Incapsula indicates in the survey that organizations should be able to respond to DDoS attacks with as few employees as possible.
When asked how many employees in the organization are tasked with mitigating or combating a DDoS attack, 27 percent of respondents said more than 15 staffers, 69 percent said between two and 15 people, and no one said just a single individual. Furthermore, while 43 percent of respondents said their company uses a purpose-built DDoS protection solution, more than half stated that their firm relies on web application firewalls or traditional network firewalls that are vulnerable on their own.
“In general, organizations do not do a good job when it comes to crisis planning,” Zeifman said. “There are often business priorities that take precedence, though the lack of planning may come back to bite them. Just like organizations should have plans to recover from data breaches, they should have plans to recover from DDoS attacks.”
Stepping back from cost analysis, Incapsula sought to determine the motivations behind DDoS attacks.
In the survey, 46 percent of respondents indicated that they had received a ransom note from a DDoS attacker, and 45 percent said they had not. 40 percent of those surveyed said they believe the attacker was attempting to flood the company’s network infrastructure to block all connections to its domain, 20 percent believe the attacker was targeting specific applications to block the company’s use, and 33 percent believe both were motivations.
Extortion for profit is one of the primary drivers of DDoS attacks, Zeifman said.
“Extortionist hackers rent botnets for a relatively small amount of money, say $500, and then threaten DDoS attacks on ten to twenty sites, betting that some will pay up,” Zeifman said. “It is effectively DDoS arbitrage.”
Zeifman added that hacktivism and competitive business feuds are other big motivations.

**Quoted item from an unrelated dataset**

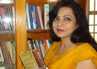 ಕನ್ನಡ: ಡಾ.ಲತಾ ರಾಜಶೇಖರ್
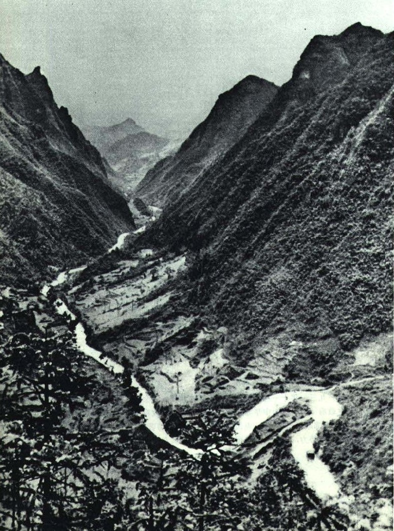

“Hacktivists try to draw attention to their cause or the faults of the organization they are attacking,” Zeifman said. “Their aim is publicity, but the business and its customers suffer. Competitive business feuds are more common in certain competitive and loosely regulated industries like online gambling, multiplayer online games, and bitcoin exchanges. Competitors try and take out a competitor to drive business to their game site, gambling site or exchange.”